Given the records below, the lines starting at the line with "sample: Soleus" and ending at the line with "sample: Primary visual cortex" should be output exactly, both end lines kept and pictures left out.

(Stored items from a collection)
================================

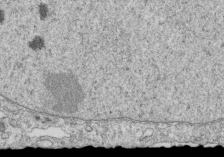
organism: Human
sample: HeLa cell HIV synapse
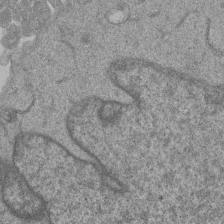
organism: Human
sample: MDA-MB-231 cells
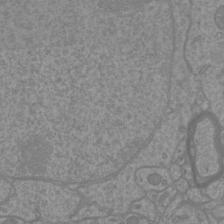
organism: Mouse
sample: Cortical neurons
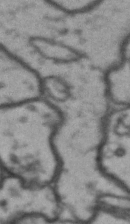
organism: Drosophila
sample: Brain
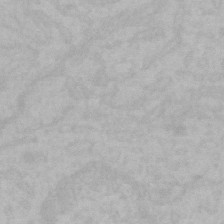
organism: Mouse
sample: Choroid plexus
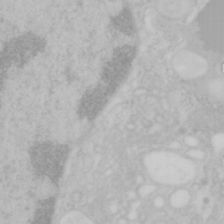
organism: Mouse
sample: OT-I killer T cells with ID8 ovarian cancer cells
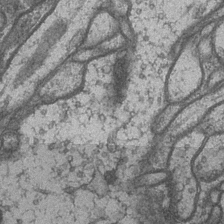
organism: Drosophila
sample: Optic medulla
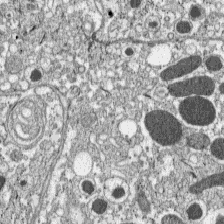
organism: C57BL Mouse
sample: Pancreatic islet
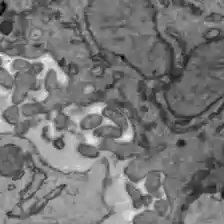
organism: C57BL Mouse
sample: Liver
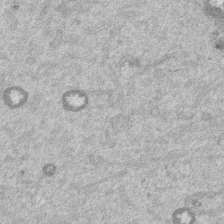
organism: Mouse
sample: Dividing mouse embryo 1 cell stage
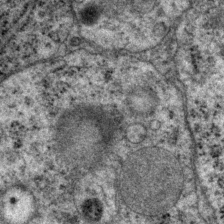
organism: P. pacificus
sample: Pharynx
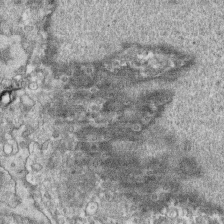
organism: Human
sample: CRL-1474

================================

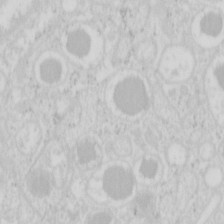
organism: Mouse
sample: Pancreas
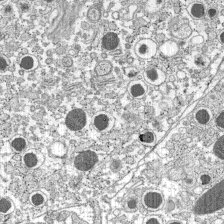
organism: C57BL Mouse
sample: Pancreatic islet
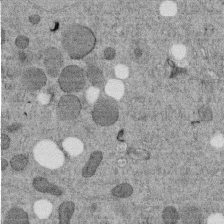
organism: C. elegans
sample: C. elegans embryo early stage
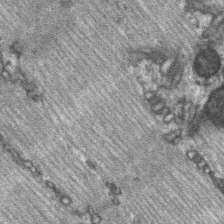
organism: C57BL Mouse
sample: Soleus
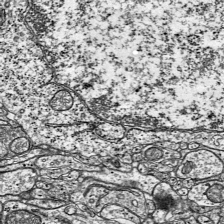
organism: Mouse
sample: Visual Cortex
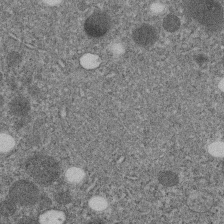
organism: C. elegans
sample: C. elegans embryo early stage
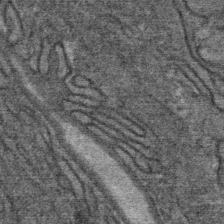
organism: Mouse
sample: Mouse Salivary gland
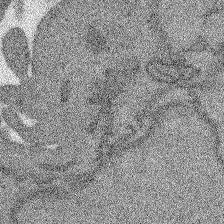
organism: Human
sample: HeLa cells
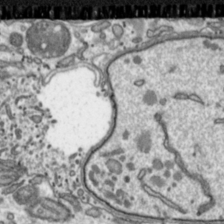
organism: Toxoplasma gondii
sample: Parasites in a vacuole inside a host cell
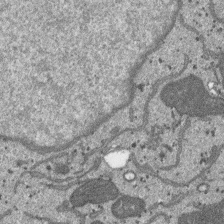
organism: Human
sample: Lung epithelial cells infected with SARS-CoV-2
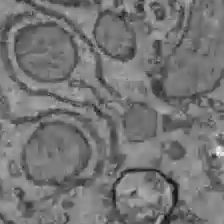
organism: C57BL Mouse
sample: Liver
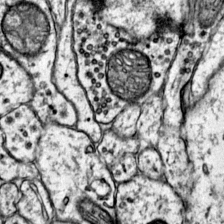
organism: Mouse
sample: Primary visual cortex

================================

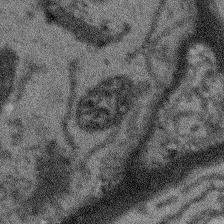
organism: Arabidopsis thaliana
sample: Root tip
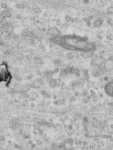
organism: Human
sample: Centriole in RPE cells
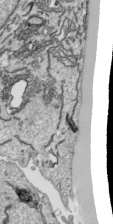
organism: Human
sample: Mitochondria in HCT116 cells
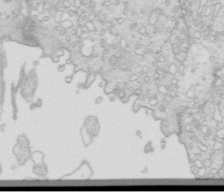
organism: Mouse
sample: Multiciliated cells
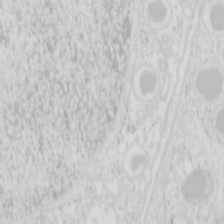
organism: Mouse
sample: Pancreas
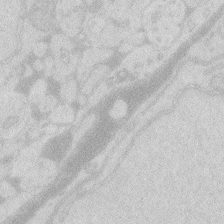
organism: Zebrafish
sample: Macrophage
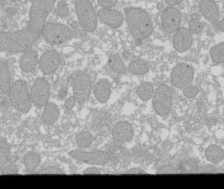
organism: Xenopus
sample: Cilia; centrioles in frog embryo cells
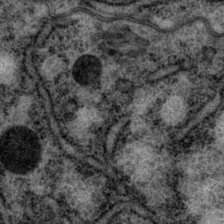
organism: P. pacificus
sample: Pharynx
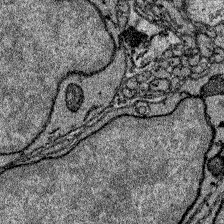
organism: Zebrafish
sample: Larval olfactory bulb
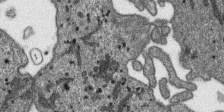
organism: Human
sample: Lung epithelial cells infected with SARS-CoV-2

================================

SOLUTION TO THIS EXERCISE =>
sample: Soleus
organism: Mouse
sample: Visual Cortex
organism: C. elegans
sample: C. elegans embryo early stage
organism: Mouse
sample: Mouse Salivary gland
organism: Human
sample: HeLa cells
organism: Toxoplasma gondii
sample: Parasites in a vacuole inside a host cell
organism: Human
sample: Lung epithelial cells infected with SARS-CoV-2
organism: C57BL Mouse
sample: Liver
organism: Mouse
sample: Primary visual cortex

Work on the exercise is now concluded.